▼

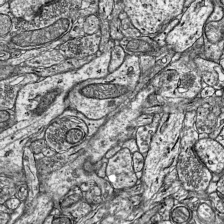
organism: Mouse
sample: Visual Cortex
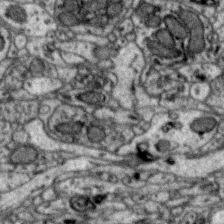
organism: Zebra finch
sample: Brain
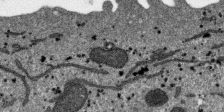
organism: Human
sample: Lung epithelial cells, uninfected (mock) control
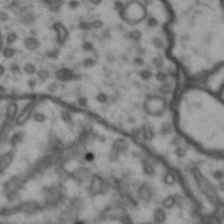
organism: Drosophila
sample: Brain
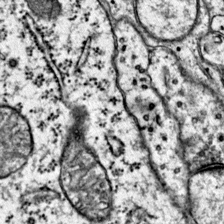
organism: Mouse
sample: Primary visual cortex
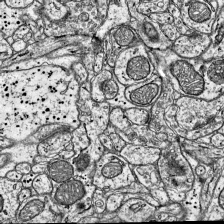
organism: Mouse
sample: Visual Cortex
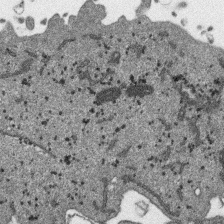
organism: Human
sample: Lung epithelial cells infected with SARS-CoV-2
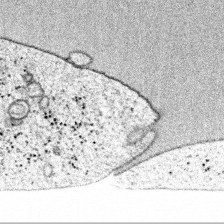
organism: Human
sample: HeLa cells
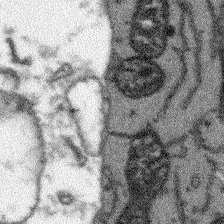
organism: Arabidopsis thaliana
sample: Root tip
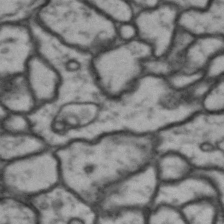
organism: Drosophila
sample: Brain
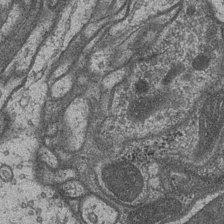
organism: Drosophila
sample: Optic medulla
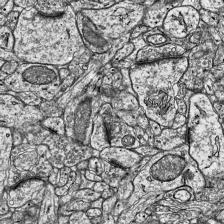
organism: Mouse
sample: Visual Cortex
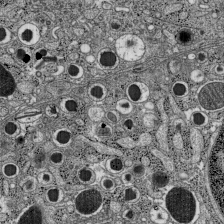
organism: C57BL Mouse
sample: Pancreatic islet
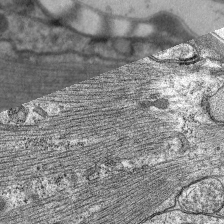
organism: C. elegans
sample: Pharynx
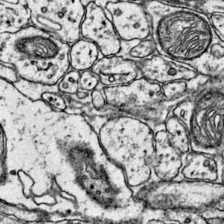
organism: Mouse
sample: Primary visual cortex
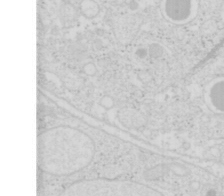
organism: Mouse
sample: Pancreas
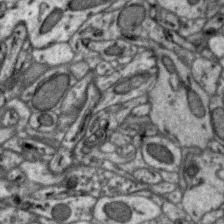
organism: Zebra finch
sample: Brain
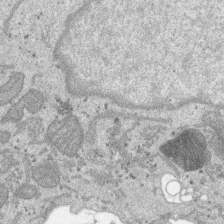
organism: Human
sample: Lung epithelial cells infected with SARS-CoV-2
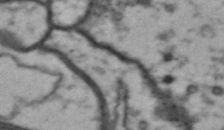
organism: Drosophila
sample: Brain
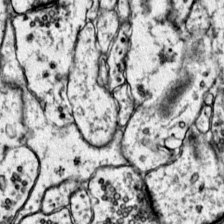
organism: Mouse
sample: Primary visual cortex
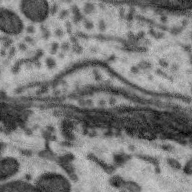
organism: Zebra finch
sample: Brain
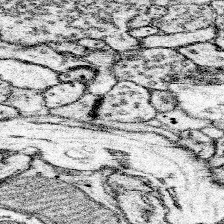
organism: Mouse
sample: Somatosensory cortex neuropil
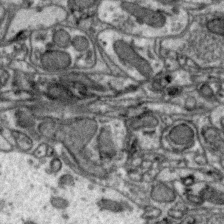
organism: Zebra finch
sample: Brain
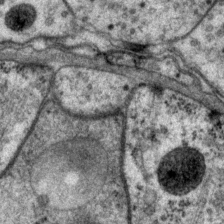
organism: P. pacificus
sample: Pharynx
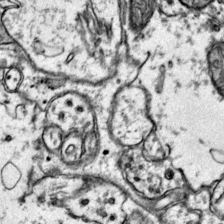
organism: Mouse
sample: Primary visual cortex
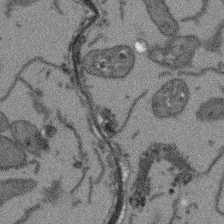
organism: Arabidopsis thaliana
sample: Root tip
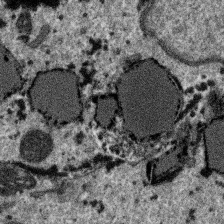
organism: Human
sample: Lung epithelial cells infected with SARS-CoV-2
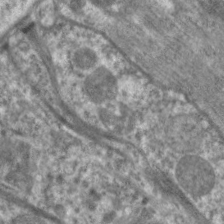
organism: C. elegans
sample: Pharynx
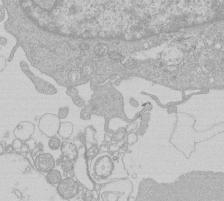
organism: Human
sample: Macrophage cells
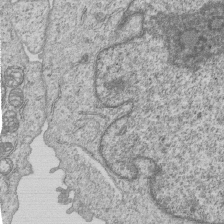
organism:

▲

_Exercise requirements_:
Copy every entry exactly, leaving out the pictures.

_Written reply_:
organism: Mouse
sample: Visual Cortex
organism: Zebra finch
sample: Brain
organism: Human
sample: Lung epithelial cells, uninfected (mock) control
organism: Drosophila
sample: Brain
organism: Mouse
sample: Primary visual cortex
organism: Mouse
sample: Visual Cortex
organism: Human
sample: Lung epithelial cells infected with SARS-CoV-2
organism: Human
sample: HeLa cells
organism: Arabidopsis thaliana
sample: Root tip
organism: Drosophila
sample: Brain
organism: Drosophila
sample: Optic medulla
organism: Mouse
sample: Visual Cortex
organism: C57BL Mouse
sample: Pancreatic islet
organism: C. elegans
sample: Pharynx
organism: Mouse
sample: Primary visual cortex
organism: Mouse
sample: Pancreas
organism: Zebra finch
sample: Brain
organism: Human
sample: Lung epithelial cells infected with SARS-CoV-2
organism: Drosophila
sample: Brain
organism: Mouse
sample: Primary visual cortex
organism: Zebra finch
sample: Brain
organism: Mouse
sample: Somatosensory cortex neuropil
organism: Zebra finch
sample: Brain
organism: P. pacificus
sample: Pharynx
organism: Mouse
sample: Primary visual cortex
organism: Arabidopsis thaliana
sample: Root tip
organism: Human
sample: Lung epithelial cells infected with SARS-CoV-2
organism: C. elegans
sample: Pharynx
organism: Human
sample: Macrophage cells
organism:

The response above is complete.